Sudah sejak dua malam lalu―usai mendapat pengumuman kecil dari Mami dan Papi dalam grup chat keluarga―Riki tampak murung dan lebih sering menyendiri di dalam kamarnya. Ia enggak pergi main lagi seperti biasa, bersikap cuek pada abang-abangnya, bahkan saat semuanya merayakan ulang tahun Sergin semalam, ia enggak tampak antusias; hanya makan sesuap potongan kue dan kembali ke kamar untuk menggambar beberapa tokoh anime dalam buku sketsanya.

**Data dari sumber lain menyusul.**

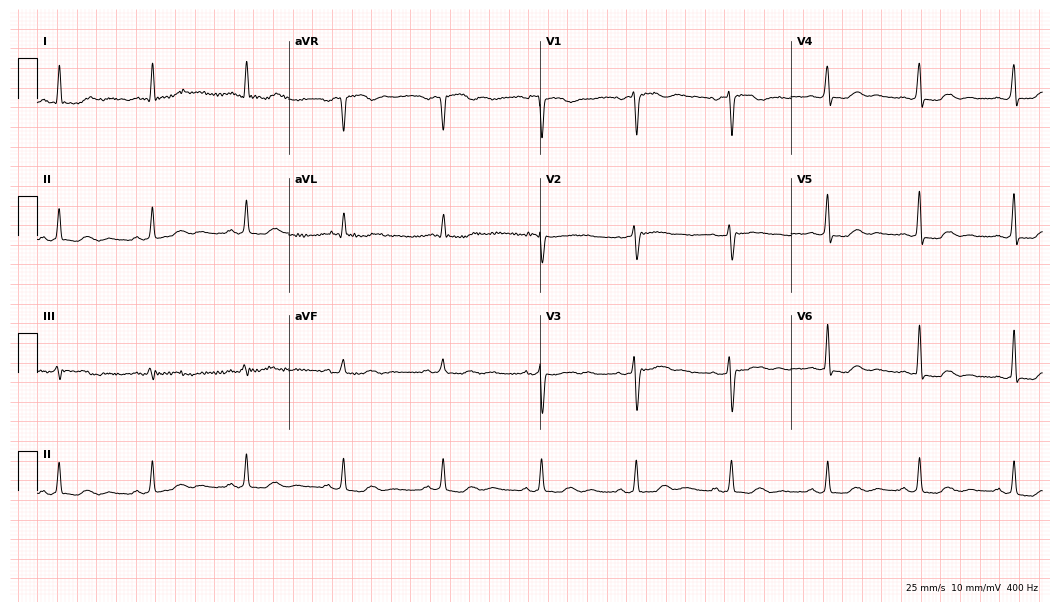
Resting 12-lead electrocardiogram. Patient: a 37-year-old female. None of these six findings is recorded: first-degree AV block, right bundle branch block, left bundle branch block, sinus bradycardia, atrial fibrillation, sinus tachycardia.

Hesa sesungguhnya enggak tega, apalagi si bungsu mulai kehilangan selera makan―yang padahal biasanya jatah lauk miliknya serta milik Jendra suka diembat diam-diam. Tapi ia tak dapat berbuat banyak, bagaimanapun juga Mami bilang untuk enggak memberi tahu yang lain, terutama pada Riki. Mami dan Papi sudah menyiapkan kejutan, tentu saja, mereka enggak akan melewatkan ulang tahun Sergin dan Riki meskipun pekerjaan tengah menyita waktu keduanya.
"Adek, makan dulu," ucap Jendra dari depan pintu kamar Riki yang tertutup.
Hesa berdiri di sampingnya, menyandarkan sebelah lengan pada kusen pintu. Ia menghela berat, sesaat melirik Jendra dan adiknya itu hanya menggeleng tanda menyerah. Sudah empat kali Jendra mencoba membujuk Riki untuk makan malam, bahkan saat ia berusaha masuk, si adik malah mencak-mencak dengan buas; melempari Jendra dengan bantal sampai abangnya tersebut termundur dan memilih keluar dari kamar.
Kalau begini terus, Hesa yakin kalau anak itu enggak akan mau keluar kamar, padahal di meja makan para abang sudah menyiapkan kue dan camilan untuk disantap bersama-sama lantaran hari ini merupakan hari ulang tahun si bungsu―tepat satu hari setelah Sergin merayakan bertambahnya usia.
Hesa akhirnya menegakkan posisi. Ia meminta Jendra untuk kembali ke meja makan, sementara dirinya mengetuk pintu kamar Riki sekali lagi. "Abang masuk ya, Ki?" katanya agak lantang, tapi enggak terdengar jawaban sama sekali. Hesa memutar knop, menyembulkan kepala sejenak, lalu menemukan Riki duduk di meja belajar sambil menggambar. Dengan perlahan, ia menutup pintu kamar si adik, berjalan mendekat, dan akhirnya berdiri agak jauh―berjaga-jaga kalau barangkali ia akan dilempar bantal persis seperti yang terjadi pada Jendra tadi.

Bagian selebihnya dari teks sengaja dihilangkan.